A gyro refers to a dish made from huge cylindrical block of lamb, chicken or pork meat, sometimes ground and sometimes layered. It is cooked vertically, in rotisserie style, and shaved to put on a pita with various toppings. This meat is heavily spiced and seasoned, with a herbal blend that enhances the mild flavor of the slow cooked meat.
Marjoram is an herb closely related to mint, but with a savory flavor similar to oregano. In many Greek-style dishes, oregano is often substituted in place of marjoram because it's more commonly found in supermarkets. This should be added in equal proportion to the other spices and preferably ground so that it can be rubbed on the meat.
Paprika usually comes in two common varieties: sweet and hot, with smoked paprika becoming more common these days.

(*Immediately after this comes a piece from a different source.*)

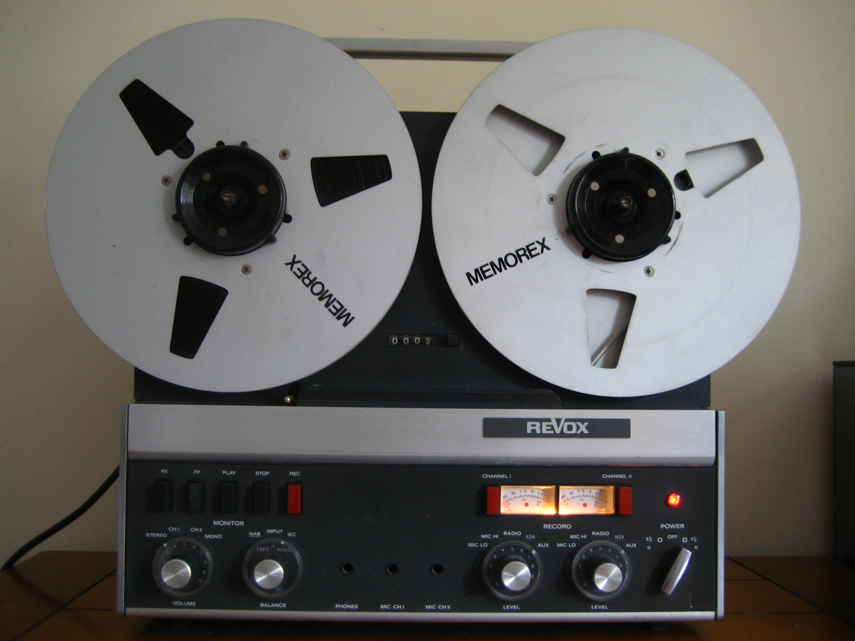 Revox A77 tape recorder

Paprika is made from dried bell peppers, crushed into a fine powder, and is very common in Hungarian and Turkish dishes. Turkey is where the doner kebab originated, which is the culinary ancestor of the gyro.

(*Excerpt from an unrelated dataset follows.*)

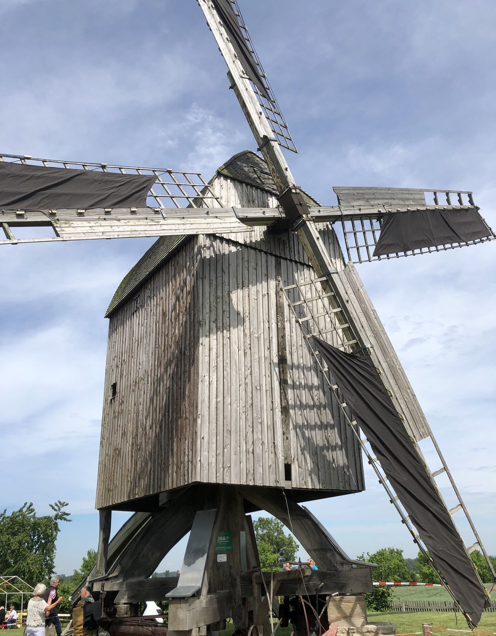 Windmühle südlich von Wulferstedt

Rosemary is a woody herb that pairs well with the mild flavor of lamb. The taste is somewhat bitter but the smell is very aromatic, which is intensified when the herb is dried. Rosemary should be ground in a food processor or with a mortar and pestle before being added to a spice rub.
White Wine Vinegar
After rubbing with spices -- including salt and pepper -- a gyro loaf should be brined in white wine vinegar for 24 hours before it is put on the rotisserie. This not only flavors the meat, but saturates it so that it is much less likely to dry out as it's cooking.